Memories can be prefixed with priority markers so the LLM knows which facts are most important:

[CRITICAL] Allergic to penicillin (confirmed)
[IMPORTANT] Takes metformin 500mg twice daily (confirmed)
[INFO] Prefers morning check-ins (inferred)

Enable with prioritySignaling: true. Pinned memories are marked [CRITICAL], confirmed facts are [IMPORTANT], and inferred facts are [INFO].

Memories can be sorted by date and grouped under month/year headers, giving the LLM a timeline view:

--- March 2026 ---
- Has Type 2 diabetes (mentioned 2026-03-15)
- Takes metformin 500mg twice daily (mentioned 2026-03-15)
--- April 2026 ---
- A1C improved to 6.5 (mentioned 2026-04-02)

Enable with chronologicalRetrieval: true.

To optimize for LLM prefix caching (supported by OpenAI, Anthropic, and others), Vitamem can split memory context into a stable prefix and a dynamic suffix:

  • Stable prefix: User profile + pinned memories (rarely changes between calls)
  • Dynamic suffix: Query-retrieved memories (changes per message)

This layout maximizes cache hits on the stable portion, reducing latency and cost for repeated interactions. Enable with cacheableContext: true.

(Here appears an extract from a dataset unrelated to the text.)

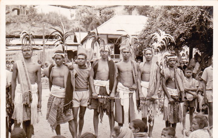 Os "moradores" eram uma tropa de 2ª linha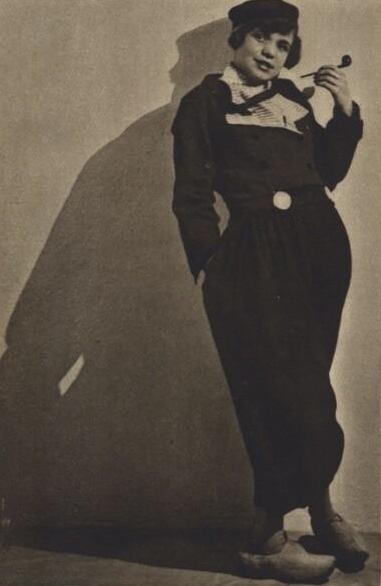 Mobi Urbanová v holandském kostýmu (Pestrý týden 1928)

const mem = await createVitamem({
provider: "openai",
apiKey: process.env.OPENAI_API_KEY!,
storage: "ephemeral",
autoRetrieve: true,
prioritySignaling: true,
chronologicalRetrieval: true,
cacheableContext: true,
});

See Memory Formatting for details on how each option affects the injected context.

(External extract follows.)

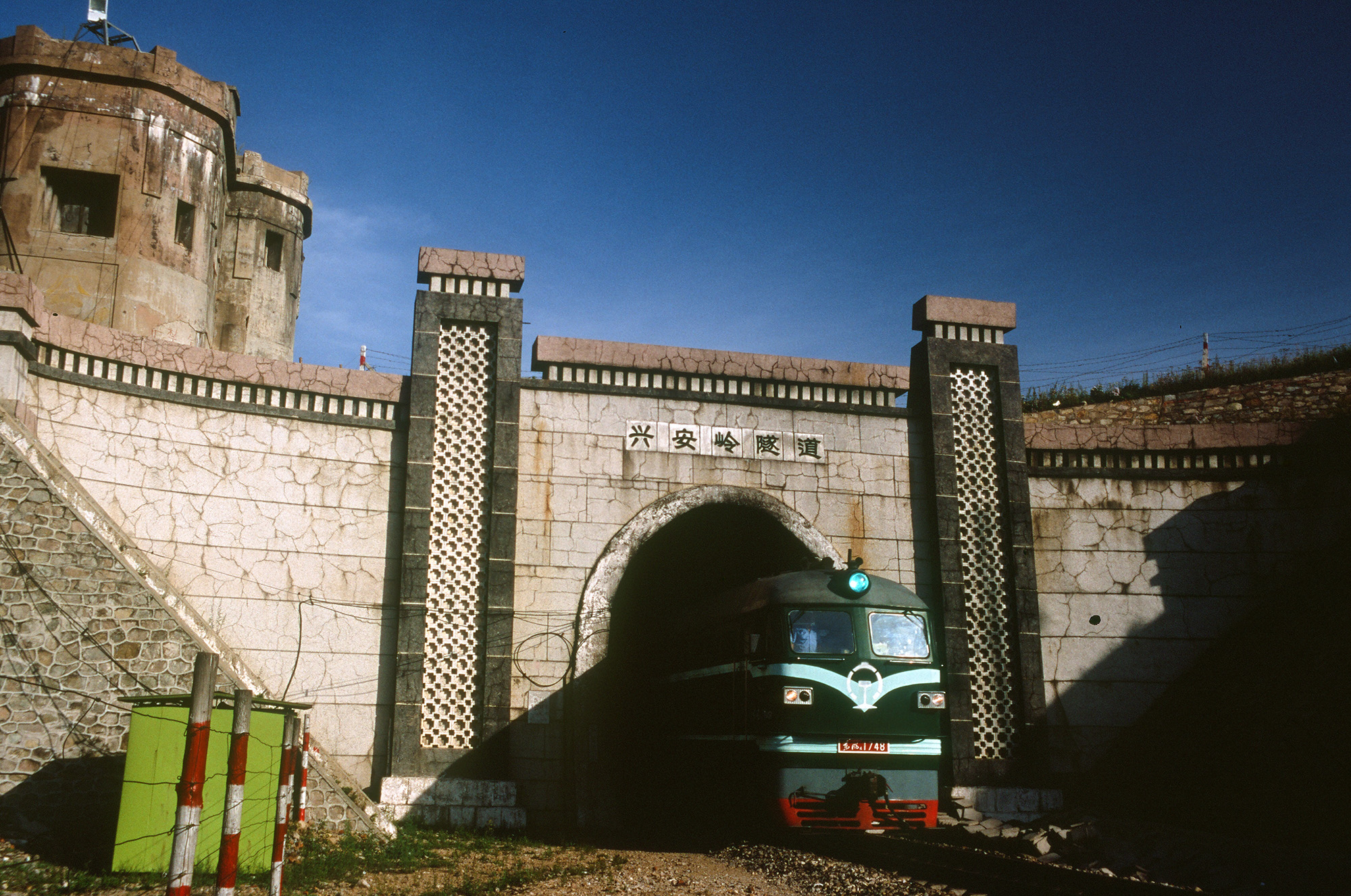 兴安岭隧道

Each chat() call with autoRetrieve makes one additional API call to your embedding provider (llm.embed()). For OpenAI’s text-embedding-3-small, this adds roughly 10-50ms of latency and costs $0.00002 per call (as of early 2026). While embedding costs are negligible at this scale, the real efficiency gain is in LLM input tokens — autoRetrieve injects only the most relevant memories rather than dumping the entire memory store into context. This keeps per-turn LLM costs flat regardless of how many memories exist.

If latency or cost is a concern, prefer the manual approach: call retrieve() once when the session starts and pass the result as systemPrompt for all subsequent messages in that session.